‘Tamarofilia’
Hay dos clases de españoles: los que saben quién es Tamara Falcó y los que fingen no saberlo. De los segundos, como de cualquier hipócrita, no merece la pena hablar. Pero en la oficina y en el metro, con permiso del CGPJ, el español está hablando de Tamara. Y a menos que uno sea un tuitero de meñique empinado o uno de esos politólogos de encaste cortesano que redefinen la democracia como el odio al pueblo, lo interesante es preguntarse por qué.
La historia de la niña rica engañada por un canallita de los que cantan en serio la de Los Nikis no basta para justificar la expectación nacional: pasa literalmente en las mejores familias. El caso Falcó anuda razones antropológicas que elevan unos cuernos anecdóticos hasta el cielo de la categoría. Tamara es famosa, es mujer, es marquesa, es víctima y es cristiana. ¿Cuál de todas estas identidades solapadas se impone sobre las demás en las entendederas del pueblo? Todas y ninguna, y esta ambigüedad es la causa de su potencia narrativa. Espectáculo mediático, sororidad feminista, rencor de clase, empatía y hasta fe: el producto perfecto.
Pero hay algo más. Una cualidad profunda y a la vez inocultable que explica esa fascinación transversal que llamamos tamarofilia. Uno aprende con el tiempo que lo que hace duraderamente atractivos a los hombres y a las mujeres no es su aspecto sino su aplomo, siquiera porque sentimos que es justo lo que nos falta. Hay excéntricos que se enamoran de la precariedad y cultivan relaciones mórbidas y garrafales, pero la especie en general persigue la seguridad como la polilla se prende de la lámpara. Tamara Falcó ha verbalizado la terrible sospecha de que no somos tan monos como le parece a tanto astuto pollaboba. Que contra todas las luces de la hegemonía ternurista podemos controlar nuestros impulsos. Que un engagement conyugal no puede resistir un nanosegundo de infidelidad en el metaverso de la vida insospechada. Bajo su lámina de pija convencional, la voz catacúmbica de Tamara rehabilita la verdad del barquero: no somos monos, señores. Podemos controlar nuestros impulsos. Y el que no pueda no nos merece. Punto.

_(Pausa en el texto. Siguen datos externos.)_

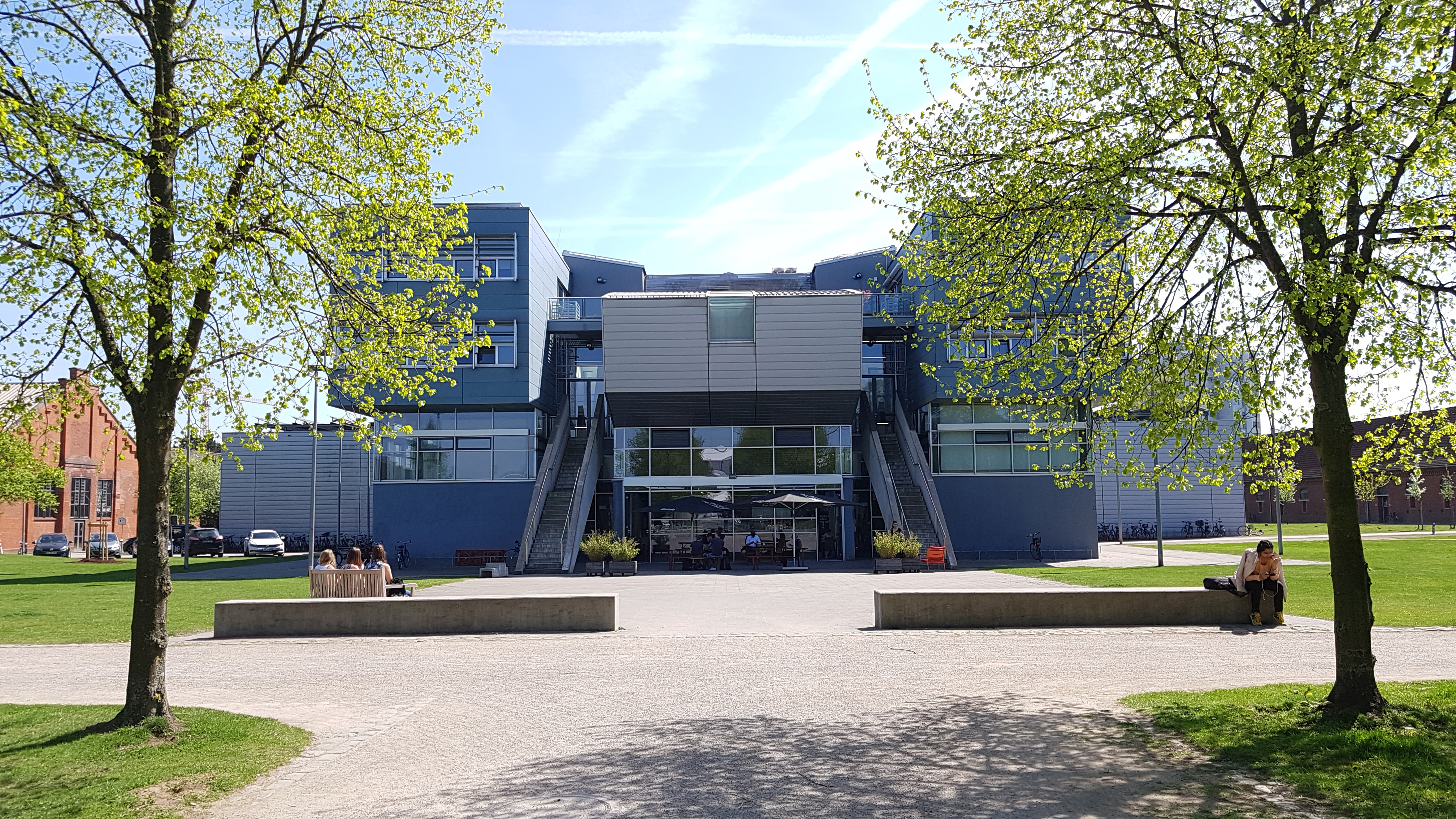 Ansicht des Hauptgebäudes der Kunstakademie Münster auf dem Leonardo-Campus.

Armada de su oxidada convención, segura de su antigua fe, Tamara Falcó se erige en primera punk de nuestro tiempo. Su mensaje revolucionario no convencerá a los libertinos pero desde luego seducirá a los corazones solitarios que están hartos de la mala compañía. Ella exige lealtad, y es tan lista que hasta sabe hacer negocio televisivo con los 10 mandamientos. Hemos visto naves arder más allá de Orión. Pero no veremos a Tamara perder su verdad por un nanosegundo en el metaverso.